Does OpenCL support CKE? The docs “imply” that it does but there are no samples for it and no real instructions on how to implement it?


We do support concurrent kernel execution in OpenCL, but there are some caveats. Currently it only works with multiple cl_command_queues - you can get overlap between kernels executing in each queue.

In practice it is often tricky to get performance gains from concurrent kernels, but if you have problems please file a bug.

I’ve tried with multiple command queues but this has not worked. Any other ideas? Is there an example from Nvidia that I can look at, I didn’t see one in the SDK examples, quite unfortunate?

What hardware are you using? Concurrent kernels are only supported on Fermi.

I agree we should have an SDK sample, we’ll work on that.

I have a GTX480 I am running it on, Fermi, yes, I know it’s only supported on Fermi.

So basically, I’m trying to run a MatrixTranspose and a SimpleConvolution concurrently. When done without any wait events or clFinish(), the SimpleConvolution executes first (though it’s written second in the code), when this is done I get some really long execute time for MatrixTranspose, like 47303 (when it actually takes ~8200 when run alone) and the time for the SimpleConv doesn’t change, ~26000.

The problem is that if I block the MatrixTranspose, I get the right run time (~8200) but then there is no concurreny correct? Because I am blocking it with a wait evt or clFinish?

Now, it’s possible that I may see no benefit with these two kernels, but my problem is that I can’t even tell if concurrent is even working (which is all I want to know, I’m not really “looking” for speedup but I want to do a comparison with concurrent kernels and need to get this working).

BTW, thanks for the help.

Try running a compute bound problem parallel to a memory bandwidth bound problem - maybe you can demonstrate some speedup that way.

Or sample the actual order of execution using atomic operations.

See, that is somewhat confusing to me, if only one kernel runs at one time on any given multiprocessor, is there some kernel switching? For example, if one kernels is waiting for fetches from global memory will it be switched out with another kernel until those fetches come?

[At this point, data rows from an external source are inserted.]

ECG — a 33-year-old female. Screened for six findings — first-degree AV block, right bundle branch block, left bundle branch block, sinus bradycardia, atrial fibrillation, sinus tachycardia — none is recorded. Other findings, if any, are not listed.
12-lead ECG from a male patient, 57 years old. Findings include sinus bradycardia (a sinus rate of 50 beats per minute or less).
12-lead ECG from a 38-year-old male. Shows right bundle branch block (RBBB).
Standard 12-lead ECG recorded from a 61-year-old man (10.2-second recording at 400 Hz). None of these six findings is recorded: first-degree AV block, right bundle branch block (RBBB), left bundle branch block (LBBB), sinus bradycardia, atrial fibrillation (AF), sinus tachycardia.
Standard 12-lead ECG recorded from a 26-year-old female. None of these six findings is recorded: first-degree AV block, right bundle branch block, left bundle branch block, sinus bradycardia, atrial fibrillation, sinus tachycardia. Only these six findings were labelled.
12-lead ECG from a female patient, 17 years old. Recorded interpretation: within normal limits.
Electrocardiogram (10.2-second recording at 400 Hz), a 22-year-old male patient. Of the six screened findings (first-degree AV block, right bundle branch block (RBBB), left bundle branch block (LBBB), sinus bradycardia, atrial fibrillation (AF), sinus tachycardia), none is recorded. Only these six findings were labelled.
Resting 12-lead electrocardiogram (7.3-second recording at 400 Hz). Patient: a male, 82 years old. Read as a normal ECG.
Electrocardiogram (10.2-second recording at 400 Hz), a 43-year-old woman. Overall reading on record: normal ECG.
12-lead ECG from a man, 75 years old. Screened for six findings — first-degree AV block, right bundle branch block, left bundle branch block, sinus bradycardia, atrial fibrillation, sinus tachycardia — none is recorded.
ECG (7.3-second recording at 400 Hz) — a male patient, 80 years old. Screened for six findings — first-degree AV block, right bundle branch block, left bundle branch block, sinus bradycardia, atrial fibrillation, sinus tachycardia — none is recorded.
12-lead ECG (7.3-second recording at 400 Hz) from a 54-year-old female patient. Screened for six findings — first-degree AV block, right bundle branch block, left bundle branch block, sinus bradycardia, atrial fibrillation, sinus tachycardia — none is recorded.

I also tried a BlackScholes with MatrixTranspose and ran into the same problem, even if it’s getting speedup, which I don’t think it is, I can’t tell because the profile is giving me these really long run times unless I block the kernel.

No, kernels are never switched (at least on current hardware, although the PTX manual reserves the right to change that in the future). Concurrent kernels run on different SMs.

So my suggestion to try a compute bound and a memory bound kernel in parallel is indeed on the assumption that SMs may share their memory bandwidth asymmetrically. This was based on the further assumption that Nvidia would probably use a ringbus to connect the SMs to the memory controllers. Any of those assupmtions may be wrong of course, particularly remembering how Nvidia blamed the complexity of the fabric for Fermi’s delays.

I wouldn’t rely on the profiler for determining whether kernels execute in parallel, as the profiler itself changes how kernels are executed (I vaguely remember that it prevents parallel kernel execution at all?).

Also note that kernels only run in parallel once the first kernel does not occupy all SMs anymore. Thus parallel execution is best demonstrated if both kernels together use fewer blocks than there are SMs on the GPU (even though that configuration does not achieve full throughput).